その根本的理由は共産党統治下での自由の欠如らしいが、
アメリカにしたところで、ムスリムや黒人はおよそ本当の意味での自由は享受していないのが実情である。


理系の研究者が海外の機関に就職してしまい、人材が育っていないのが大分前から問題視されているが、
それは別に日本よりアメリカのほうが自由があるからではなくて、単純に待遇や設備の問題だろう。


中国への留学生はそれなりにいるけれども、それは何も中国をリスペクトしているわけではなくて、
研究上、向こうの大学で学んだほうが都合がよいからに他ならない。


なんというか、こういう非常に単純な中国に対するビジョンというものが
教授レベルでも当たり前のように共有されていて、こういう人物が語る反戦論や
反自民党論というのがどれほど弱々しいものであるかは容易に想像できるのではないかと思う。



私がそれなりに苦労して得た中国の実情に対する書誌の数々も、
市場全体にあふれている中国バッシングを目的としたそれと比べれば微々たるものでしかない。


それは中国も同じで、ある見解を促す情報は山のようにある一方で、
別視点から語られたものは極端に少ないのだろう。
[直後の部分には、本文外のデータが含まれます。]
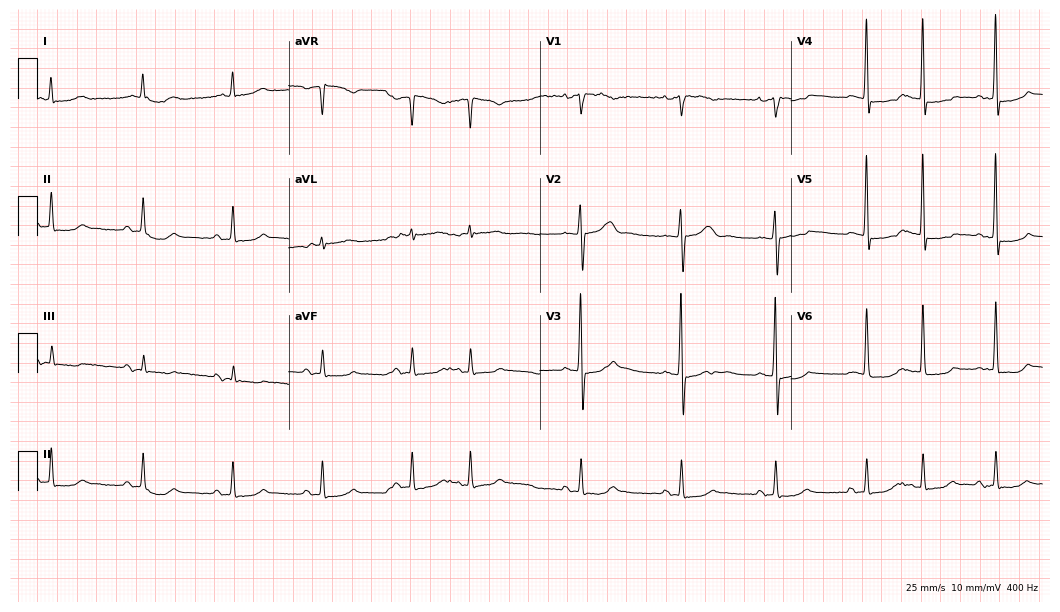
12-lead ECG from a man, 80 years old. Screened for six findings — first-degree AV block, right bundle branch block, left bundle branch block, sinus bradycardia, atrial fibrillation, sinus tachycardia — none is recorded. Findings outside these six are not listed.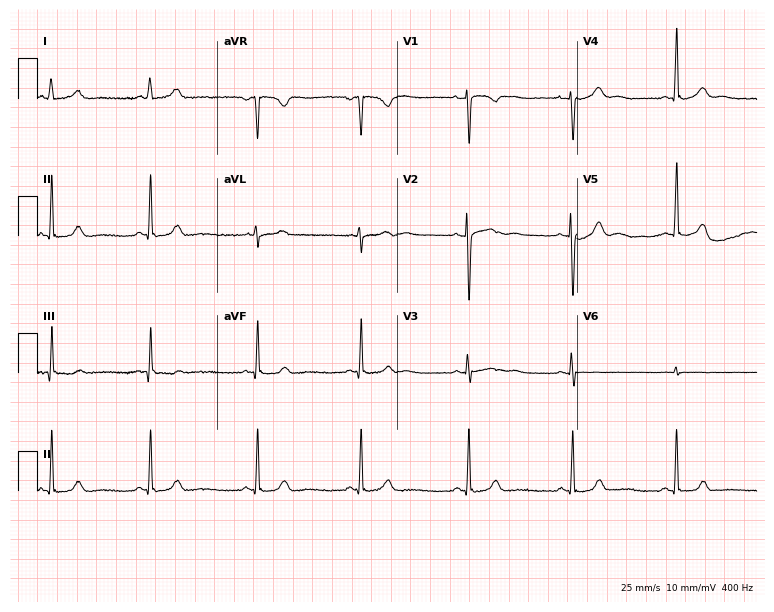
Electrocardiogram (7.3-second recording at 400 Hz), a 28-year-old female patient. Overall reading on record: normal ECG.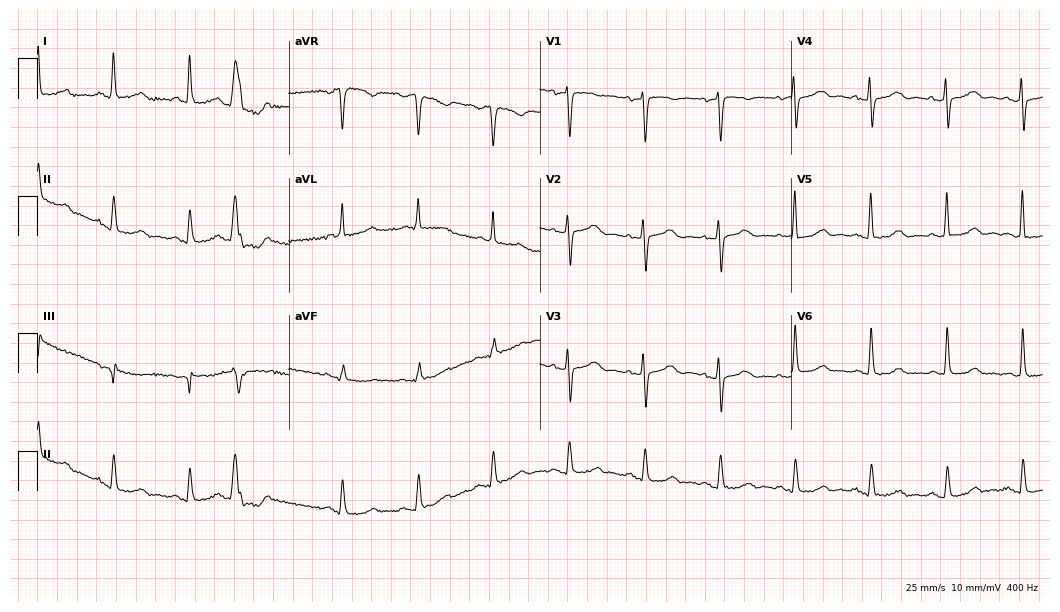
12-lead ECG from a female, 68 years old. Screened for six findings — first-degree AV block, right bundle branch block, left bundle branch block, sinus bradycardia, atrial fibrillation, sinus tachycardia — none is recorded. Only these six findings were labelled.

直接行ったわけではないので断言はできないが。

だが、間違っても中国より日本やアメリカのほうが自由があると勘違いしてはいけないと私は思う。
仮にだが、新聞やテレビ番組で北朝鮮や中国の言い分にも一理あると語ることは出来るだろうか?

もちろん、法律上は可能だが、実際の問題として、それをやるマスメディアは存在しているだろうか?
むしろ逆に政府の見解にそって中国の悪印象を強調する記事が大半を占めているのではないか?


どうも私には巷にあふれる中国論は、相対的にアメリカや日本には
自由があると再確認したいという願望が含まれているような気がするのである。